Organised and hosted by Marina Lathouri

Series: HCT / PhD Debates
Date: 1/2/20
Time: 14:00:00
Venue: 37 FFF

HCT Debates

The HCT Debates provide a venue for exchange of ideas and arguments. External speakers are invited every week to present and engage with tutors and students. The aim is to position the multiple voices making possible a process of thinking in common, by definition a pedagogical practice different from the seminar or the lecture. The sessions are open to the public.
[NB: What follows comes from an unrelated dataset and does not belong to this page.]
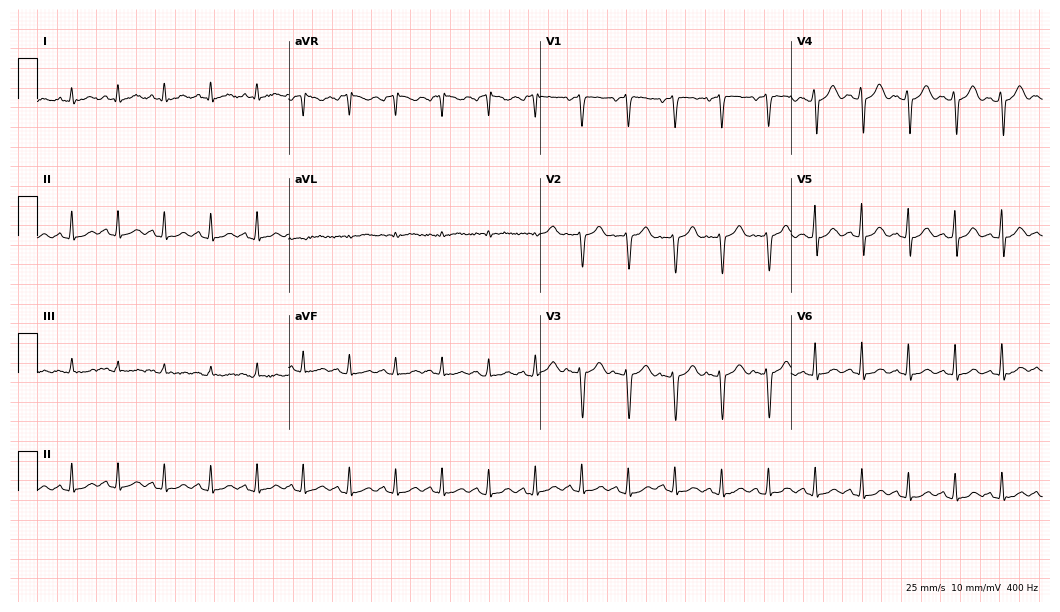
12-lead ECG from a 45-year-old man. Findings include sinus tachycardia (a sinus rate of 100 beats per minute or more).

Making Time: on Agamben’s Time and History

In this seminar we shall discuss the chapter titled Time and History extracted from the Italian philosopher’s Giorgio Agamben early book titled Infancy and History (pp.87-105). What is time? (and in this we shall ask, too, what is the Architect’s time?) This is a relatively obvious question that we however rarely encounter, yet occasionally think of. If asked in this manner the question will lead, each time, to a particular type of an answer (which can take various forms, while it remains essentially the same as we shall perhaps discover in our discussion). How is time? This may be a better question, and we shall see what that kind of raising of the question may mean for the way in which we think of time. In doing so and in following the reading closely we shall particularly interrogate the so-called Western understanding of time in order to locate its problem. What is the problem, if it is one, that ‘time’ is invented to solve? How to think of time? What happens if we venture outside of this logic or structure of problem-solution? Let’s find out.

Please read the set text prior to the seminar and bring with you notes and questions. This will essentially be a reading discussion with a very short presentation during the last third of the session.

Image: Max Ernst, Rêve d’une Petite Fille qui Voulut Entrer au Carmel, 1930. Collage.